▶ [Exercise brief]: Output nothing but the lines from the one holding "Il teatro intitolato" to the end of the listing. Reproduce them exactly, without the pictures.

▶ [Source data]:
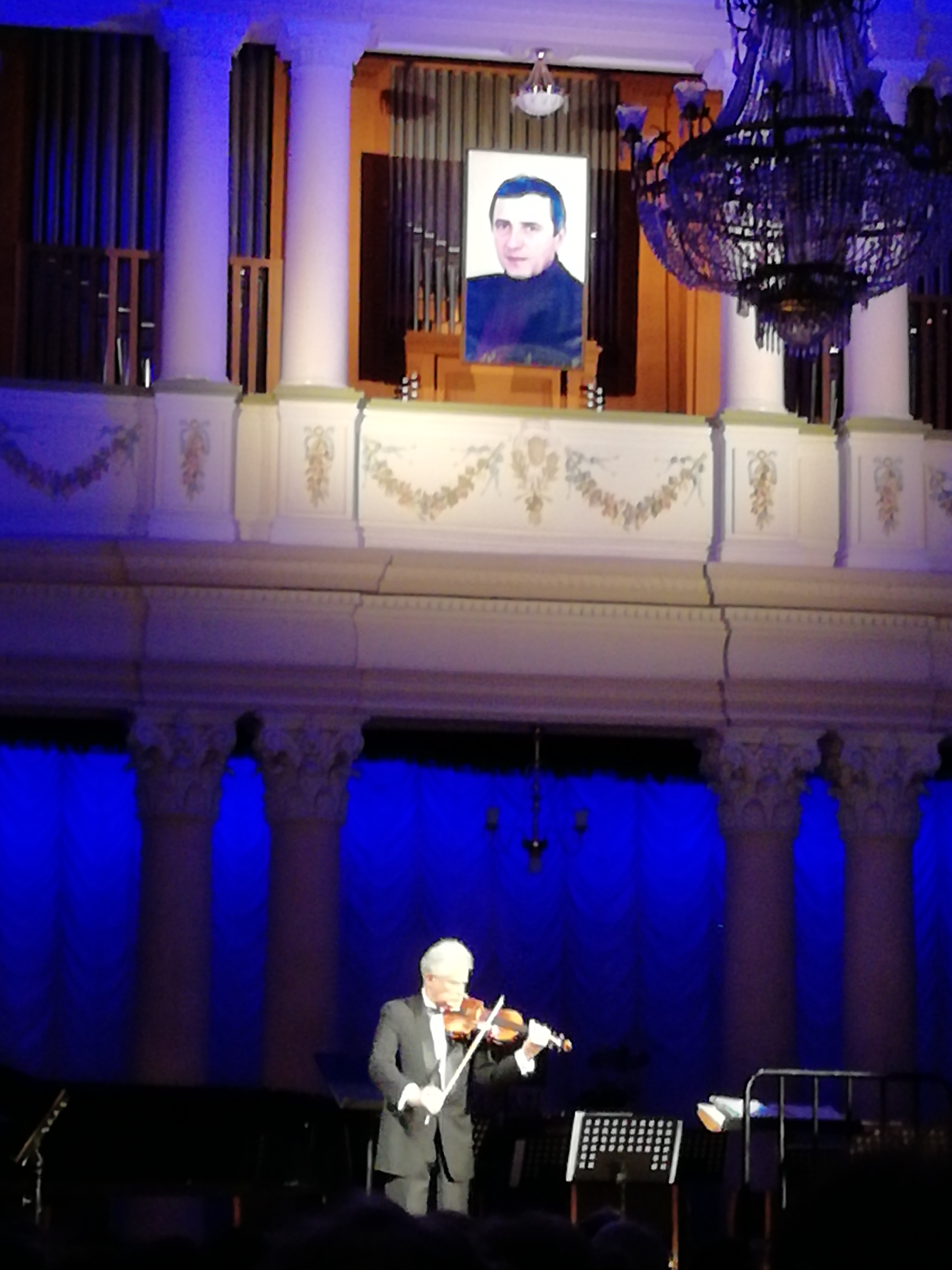 фото з концерту до 75-річчя Івана Карабиця (Національна філармонія України, 17.01.2020)
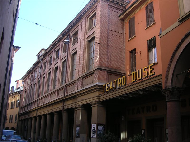 Il teatro intitolato a Eleonora Duse, a Bologna, Italy
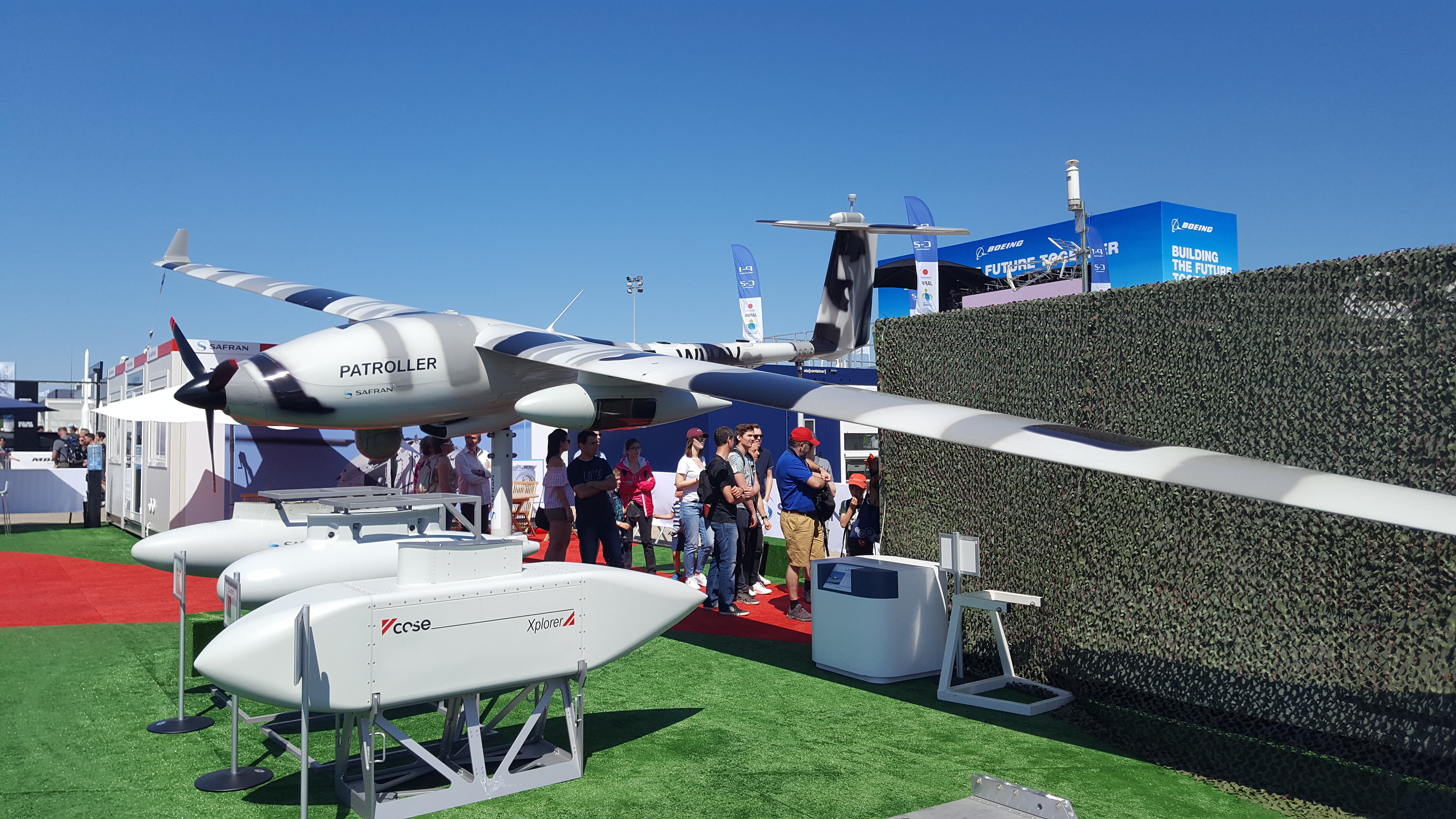 Safran Patroller au salon du Bourget 2019

▶ [Exercise answer]:
 Il teatro intitolato a Eleonora Duse, a Bologna, Italy
 Safran Patroller au salon du Bourget 2019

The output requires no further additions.